In a joint regulatory filing, Reynolds said it has scheduled its meeting for 9 a.m. at its headquarters in downtown Winston-Salem. Lorillard set its meeting for 10 a.m. at the Ballantyne Hotel in Charlotte.
Winston-Salem mourns death of Angelou
Maya Angelou, born Marguerite Annie Johnson in St. Louis on April 4, 1928, died in her sleep May 28 at her home in Winston-Salem. She was 86.
More than 2,200 attended a private memorial service June 7 at Wait Chapel on the campus of Wake Forest University, where she taught for about 32 years.
Her spirit seemed to be on full display, through musical tributes by such artists as Lee Ann Womack, BeBe Winans and Valerie Ashford Simpson of Ashford and Simpson, and through reflections from former President Bill Clinton, first lady Michelle Obama, talk show host and close personal friend Oprah Winfrey, and Angelou’s son, Guy Bailey Johnson.
The Rev. Serenus Churn of Mount Zion Baptist Church also offered a public memorial May 29.

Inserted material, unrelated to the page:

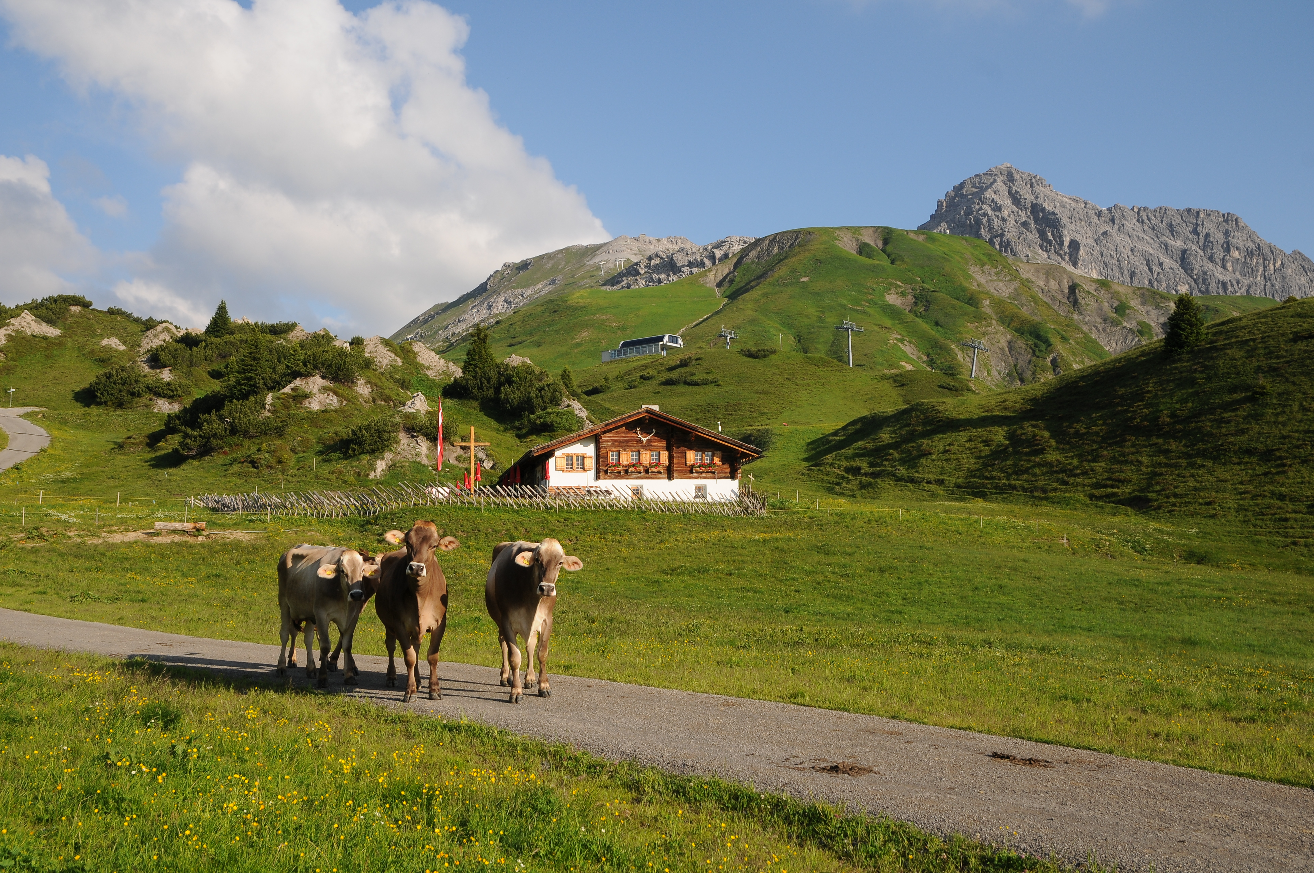 Am Fuße des Kriegerhorn liegt mitten im Naturschutzgebiet Gipslöcher die Kriegeralpe im Gemeindegebiet von Lech. Im Hintergrund links das Zuger Hochlicht und rechts der mächtige Gipfelgrat der 2.544m hohen Mohnenfluh. Sehr interessiert zeigen sich diese Mädchen über den Fotografen, der schon zeitig auf dem Weg ist.

Angelou was best known for her six autobiographical works, particularly her first memoir, “I Know Why the Caged Bird Sings,” and her poems, including “On The Pulse of the Morning,” which she read at President Bill Clinton’s inauguration in 1993. She also wrote plays, screenplays and television scripts. In 2011, she received the Presidential Medal of Freedom, the nation’s highest civilian honor.
First gay marriage in Forsyth County
On Oct. 13 outside the Forsyth County Government Center, Mary-Ann Ellis and Robin Idol became the first same-sex couple in Forsyth County to get married. By the end of the day, 14 marriage licenses for same-sex couples and one marriage certificate had been issued in the county, according to the county’s Register of Deeds Norman Holleman.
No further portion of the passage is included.